Хлопнула дверь, вломился Чижиков, засиял плешью, оскалил все тридцать два зуба, заорал, захохотал, стал рассказывать, как всех громил на ученом совете, как все были разгромлены, ошеломлены, ошельмованы, очарованы. А глаза оставались холодными. Совсем нехорошими были эти маленькие, бегающие по углам комнаты глазки. Что холодные — это еще пусть. И не должен человек, по японским-то понятиям, хорошо относиться к гостю. Пусть выполняет ритуал — и ладно. Но почему глаза он прячет?! Что он скрывает, этот непостижимый русский человек, ничего и никогда не выражающий на своем всегда одинаковом, совершенно не читаемом лице?!
И Тоекуда все больше уверялся, что Чижиков скрывает, и немало. Но что?! Французы и немцы могли бы не почувствовать здесь фальши. Но не японец. Тем более японец, общавшийся с американцами.
Американцы тоже изображали улыбку до ушей, «на миллион долларов», рукопожатие, выворачивающее руки из плеч бедным японцам, и никак не в силах были понять, до какой степени проницаемы для японцев. Для тех, кто привык писать не буквами, а многозначными иероглифами с их ускользающим смыслом; кто жил всю жизнь в обществе, где каждый чуть выше или чуть ниже другого, в мире церемоний, за которыми и под которыми бурлят невидимые потоки отношений, кто с детства научился не столько понимать других, сколько чувствовать.

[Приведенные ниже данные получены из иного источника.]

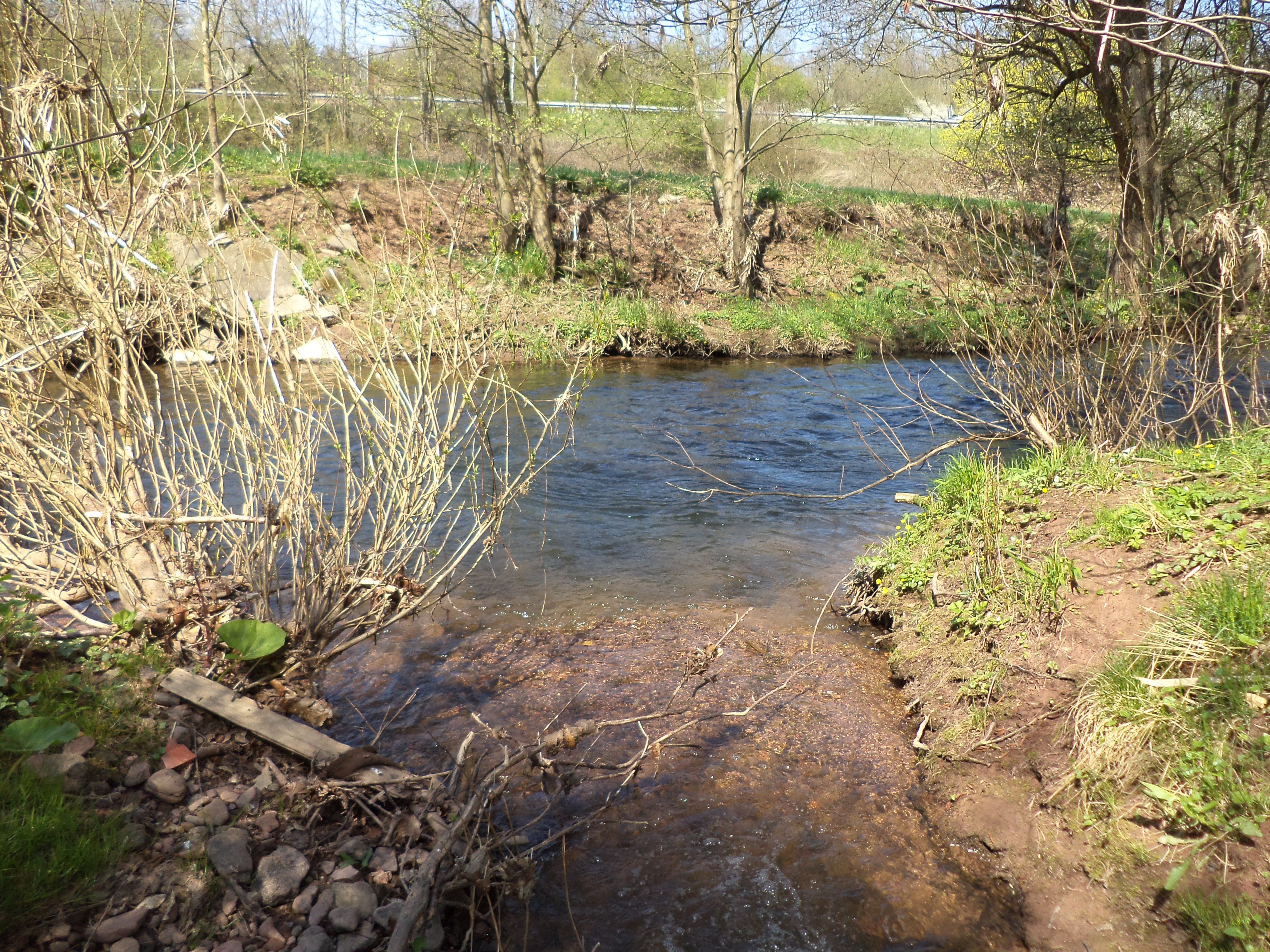 Der Ahlerbach mündet bei Schlüchtern-Niederzell in die Kinzig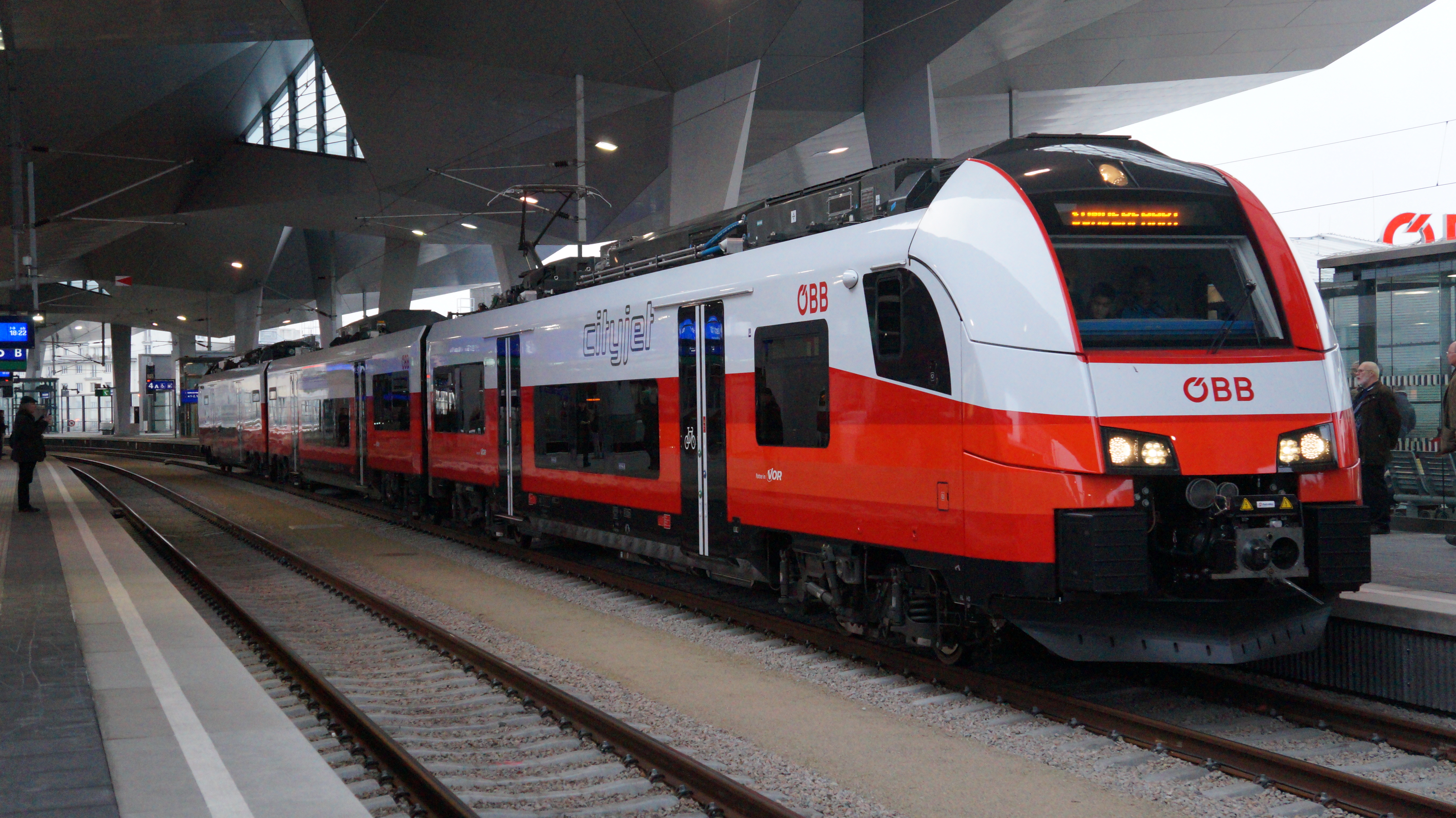 Cityjet bei der Präsentation am Wiener Hauptbahnhof im März 2015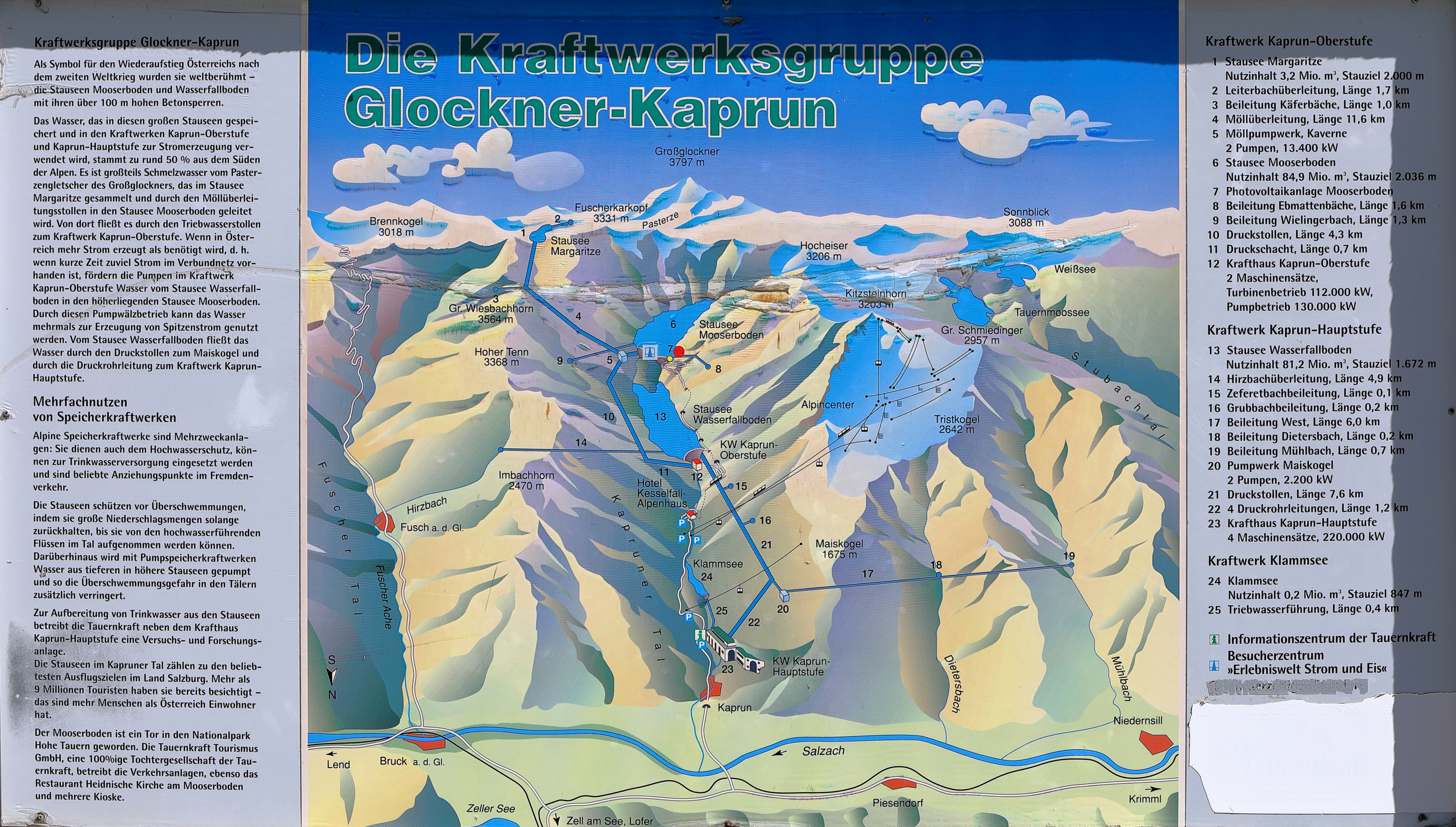 Infotafel über die Kraftwerksgruppe Glockner-Kaprun, die fix montiert und öffentlich zugänglich beim Stausee Margaritze aufgestellt ist.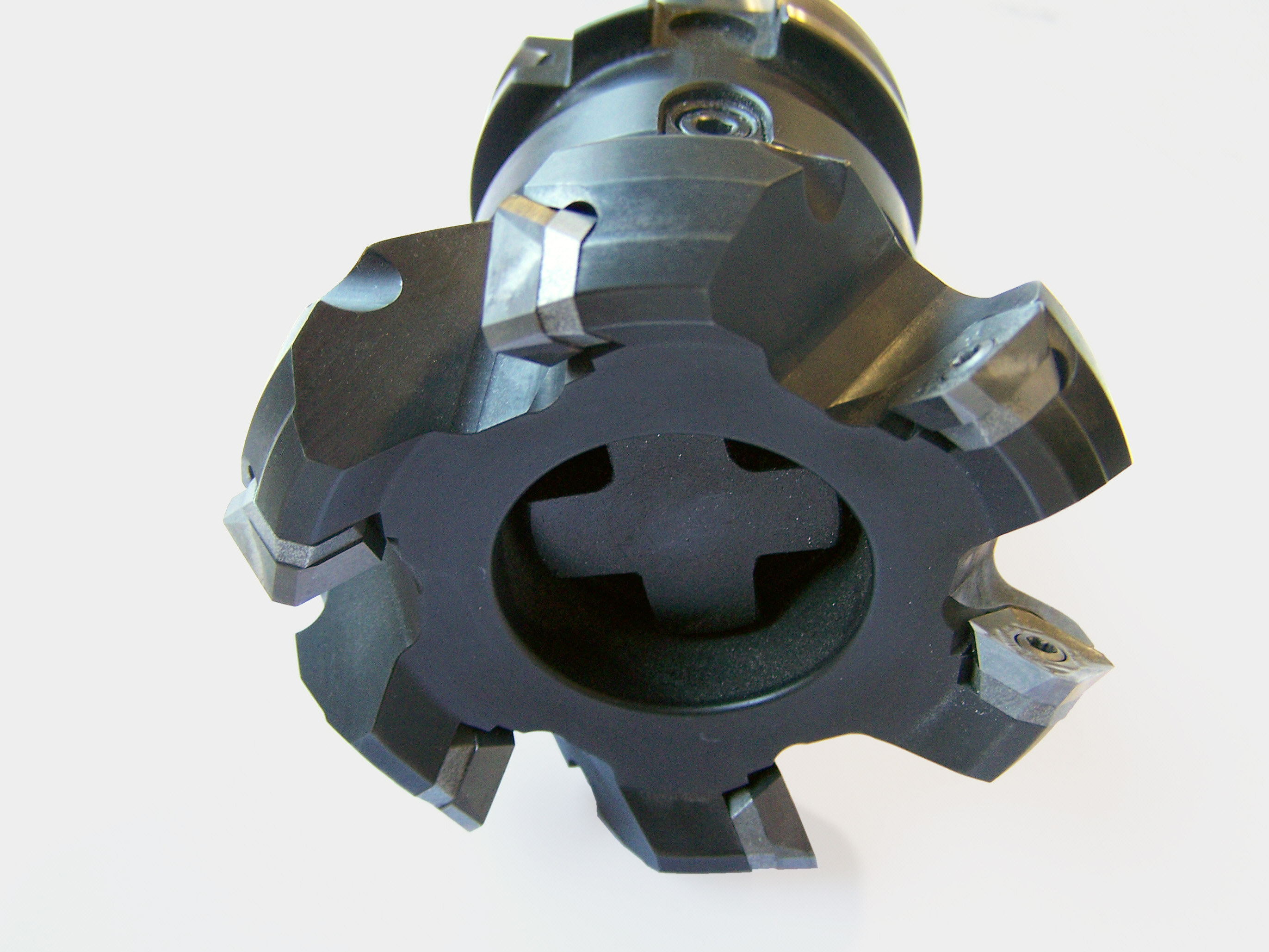 Vollhartmetall Wendeschneidplatte 45° Fräßstahl im Halter (Schlichten)

Справедливости ради, был, был однажды один полинезийский вождь, который сумел всучить Тоекуде дохлую акулу вместо живого плезиозавра. Но тогда он был молод и только начинал работать в программе «Серое вещество». А кроме того полинезийский вождь врал вдохновенно, самого себя завораживая своим враньем. Он сам начинал верить в то, что импровизировал. Его вера в плезиозавров, отдыхающих при луне на песчаных откосах острова Ифалук, передавалась собеседнику, воспринималась эмоционально. Там, где европеец давно бы смутился от собственной болтовни, удивился бы, как у него поворачивается язык, запутался в выдуманных подробностях, полинезиец только входил в раж. Против этого Ямиками почти не был вооружен.
А вот сейчас… Здесь Тоекуда ясно видел и не видел, нет, он чувствовал, что есть в этой игре что-то нечистое. «Что-то» не улавливалось словами, не облекалось в слова. Но Тоекуда четко знал — его пытаются обмануть.
Чижикова кинулись кормить и поить, Акулов снимал с него шубу, Кимова наливала чай, Ленькин намазывал булку, Тоекуда наливал «Хенесси», ждал, улыбался, потирал ручки, кивал. Чижиков повел бровями — комната начала пустеть. Ямиками не спешил начинать разговор. Стало слышно, как в коридоре смеются, трутся об стену курильщики и тихо сипит электрический чайник.